Страница:
8 из 212
И когда слезы мои высохли, я ненавидела Парамонова всеми фибрами души, так, словно он был не человеком, а земным воплощениемвселенского зла. Заодно я ненавидела и себя, ненавидела за то, что позволила Парамонову обижать себя, за то, что унижалась, сочиняла идиотские письма и вымаливала любовь, как осужденный на казнь — помилование.
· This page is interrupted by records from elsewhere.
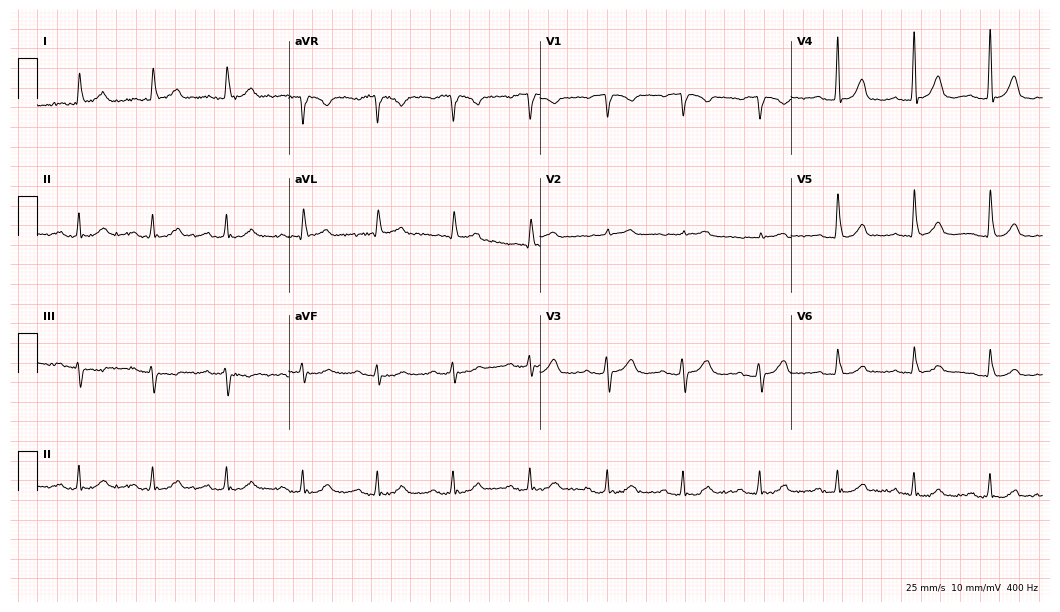
12-lead ECG from a 68-year-old female. Shows first-degree AV block.
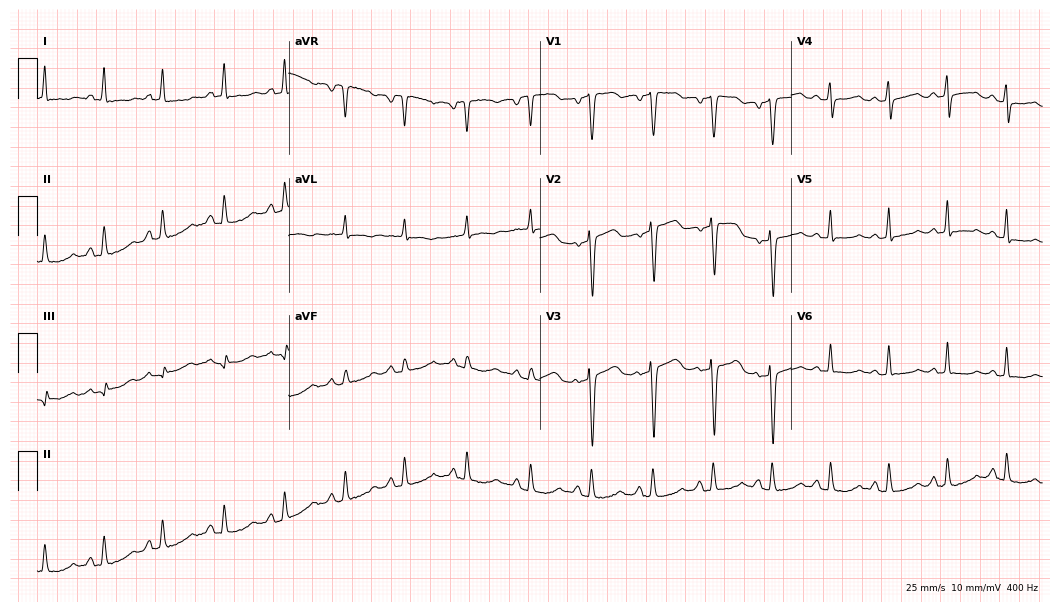
Standard 12-lead ECG recorded from a 72-year-old female. Read as a normal ECG.
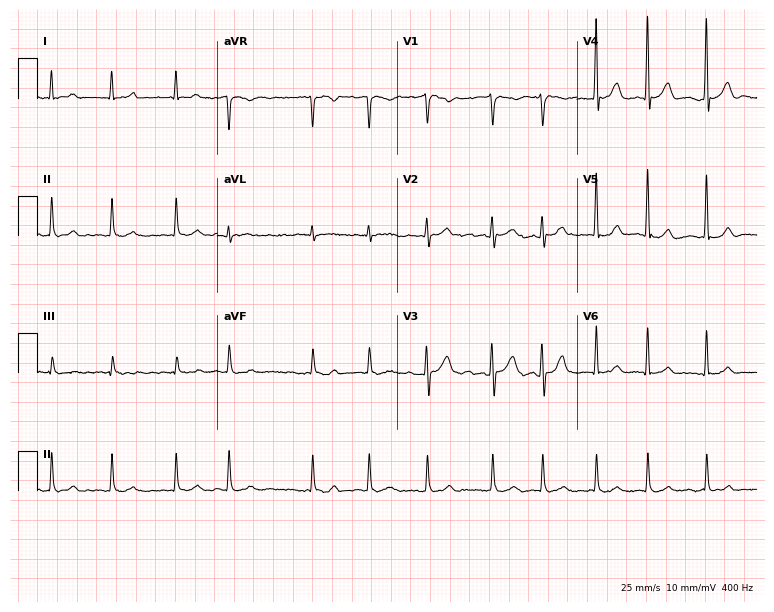
12-lead ECG from an 82-year-old man (7.3-second recording at 400 Hz). Shows atrial fibrillation.
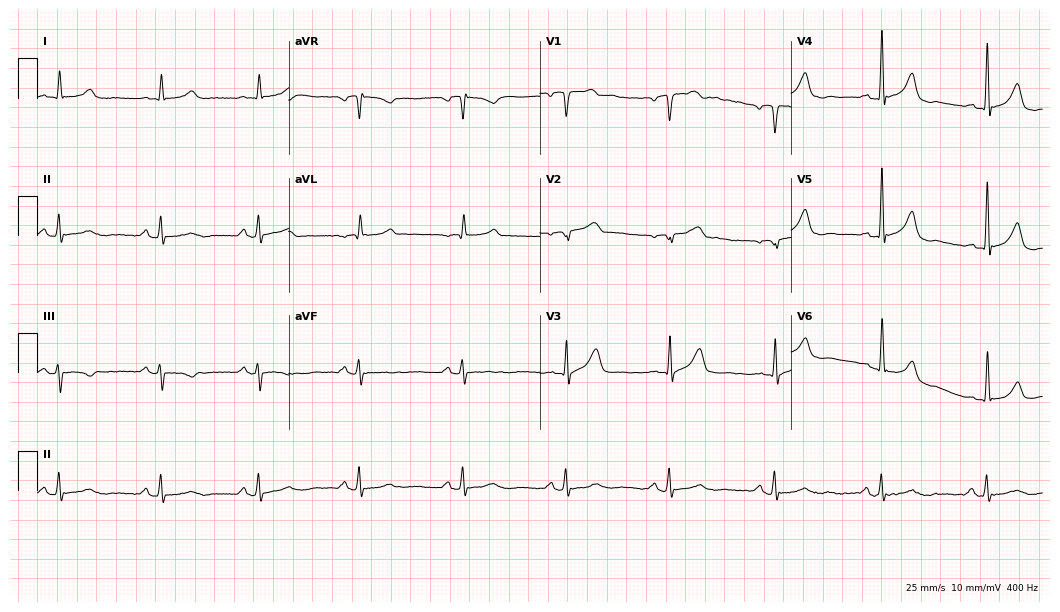
ECG (10.2-second recording at 400 Hz) — a 58-year-old woman. Screened for six findings — first-degree AV block, right bundle branch block, left bundle branch block, sinus bradycardia, atrial fibrillation, sinus tachycardia — none is recorded. Findings outside these six are not listed.

А самое ужасное, думала я, это то, что в парамоновской памяти я навсегда останусь бедной, монотонно блеющей овечкой: «Н-не уходи… П-по-жалуйста, н-не уходи… Я так люблю тебя…» Дорого бы я дала, чтобы отмотать пленку времени вспять и переиграть эту сцену заново! С каким торжеством и злорадством я пульнула бы в Парамонова его вещичками, этими его безвкусными безрукавками и стоптанными тапками, а какие слова бы нашла! Я бы вонзала в него свои проклятия, как заточенные отвертки, а потом медленно, с наслаждением их поворачивала, спрашивая с иезуитской улыбочкой:
— А так больно? А так?
Нет, это несправедливо, что судьба не дала мне шанса отыграться!
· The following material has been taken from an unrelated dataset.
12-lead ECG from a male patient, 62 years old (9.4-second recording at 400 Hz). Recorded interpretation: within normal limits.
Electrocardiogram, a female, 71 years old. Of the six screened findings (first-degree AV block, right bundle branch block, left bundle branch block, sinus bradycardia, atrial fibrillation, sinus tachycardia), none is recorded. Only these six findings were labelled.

Или все-таки дала? Иначе как расценивать эту страничку из записной книжки, голубком залетевшую в мой почтовый ящик: «Был у тебя — не застал, заскочу завтра вечером. Парамонов»? И все же мне было как-то не по себе. Не потому, что я боялась проявить слабость, просто он стал для меня почти покойником, а страничка из записной книжки с латинской буквой L казалась весточкой с того света.